Re: Optimizer on sort aggregate

From: Greg Stark <stark(at)mit(dot)edu>
To: Peter Geoghegan <pg(at)heroku(dot)com>
Cc: Feng Tian <ftian(at)vitessedata(dot)com>, David Rowley <dgrowleyml(at)gmail(dot)com>, PostgreSQL-development <pgsql-hackers(at)postgresql(dot)org>
Subject: Re: Optimizer on sort aggregate
Date: 2014-10-18 12:27:22
Message-ID: CAM-w4HOSrEvJdvsx=rLL+9Sc2eBPvUKm_rgaE+zAdKHnsqkd4A@mail.gmail.com
Views: Raw Message | Whole Thread | Download mbox | Resend email
Thread:
Lists: pgsql-hackers

On Sat, Oct 18, 2014 at 3:10 AM, Peter Geoghegan <pg(at)heroku(dot)com> wrote:
> So the first eight bytes of the first string is 0x131F1F1B2222221E,
> and the second 0x131F1F1B2222220C. The last byte is different.

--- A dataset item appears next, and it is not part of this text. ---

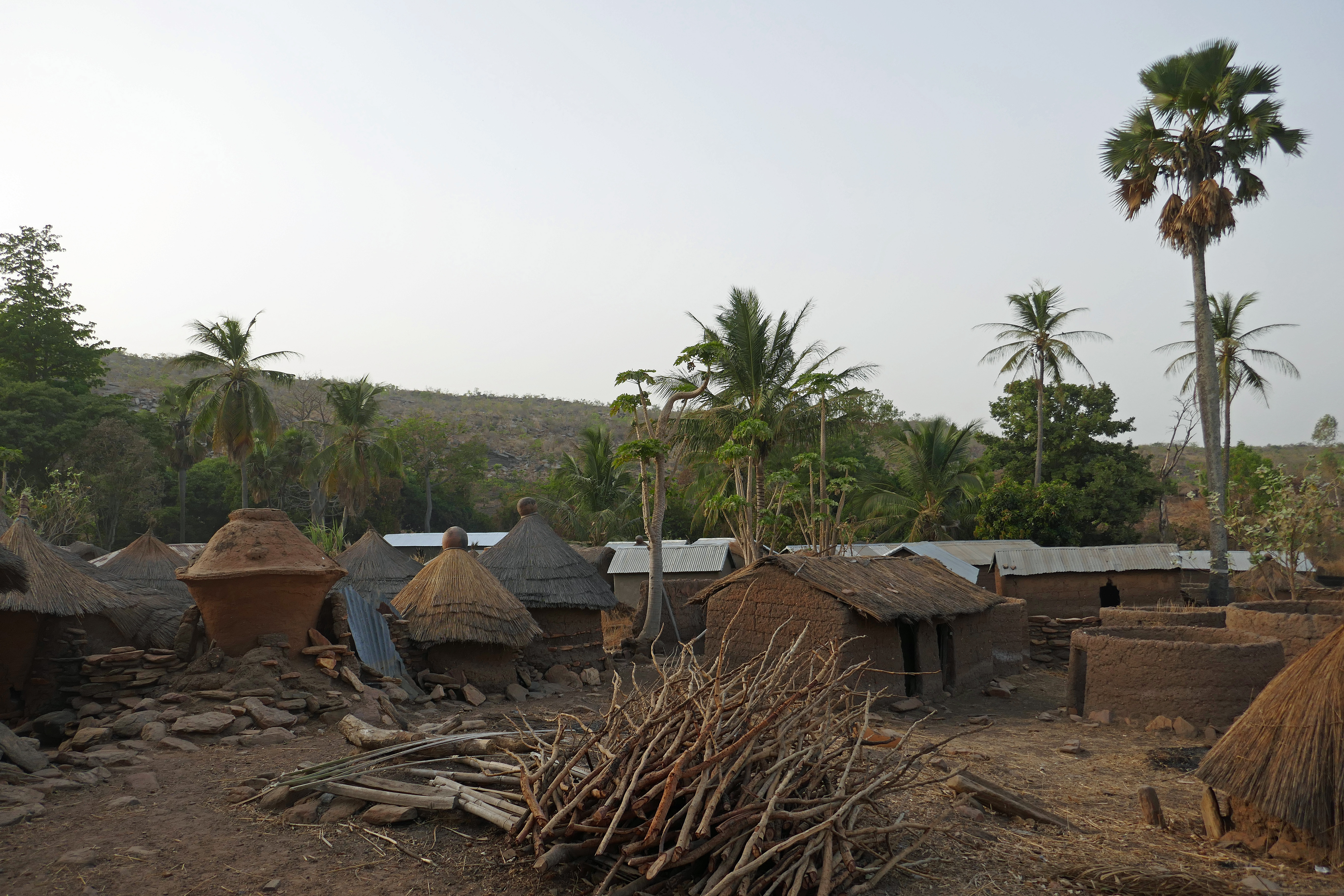 Le village de Tanéka-Béri (commune de Copargo) au Bénin.

That's interesting but I think it's mostly a quirk of your example.
Afaics the difference is only that the en_US locale ignores
punctuation like : and / (or at least treats them as less significant
than alphabetic characters). If you had strings that had less
punctuation or differences that didn't happen to arrive shortly after
the 8-byte boundary then it wouldn't make any difference.

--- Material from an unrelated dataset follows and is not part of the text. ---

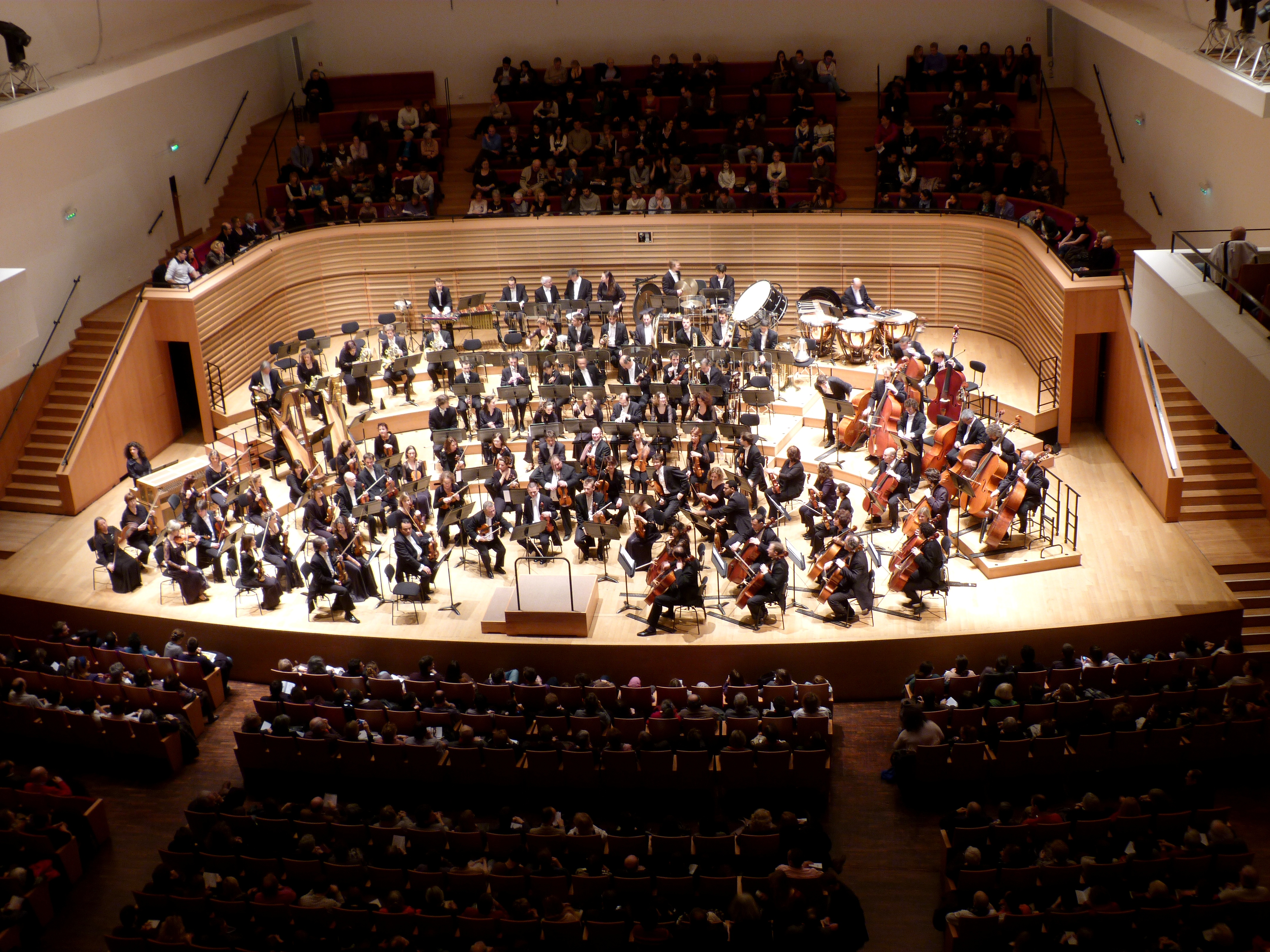 L'Orchestre symphonique d'Île-de-France à la Salle Pleyel le 23 janvier 2011.

And we still have to run strfrm at least once, write out the whole
binary blob to memory somewhere and if it spills to disk we still have
to write and read much more data. I think recognizing cases where
equality is the only thing we're interested in and locale-sensitive
sorting isn't necessary and using a memcmp would be a clear win.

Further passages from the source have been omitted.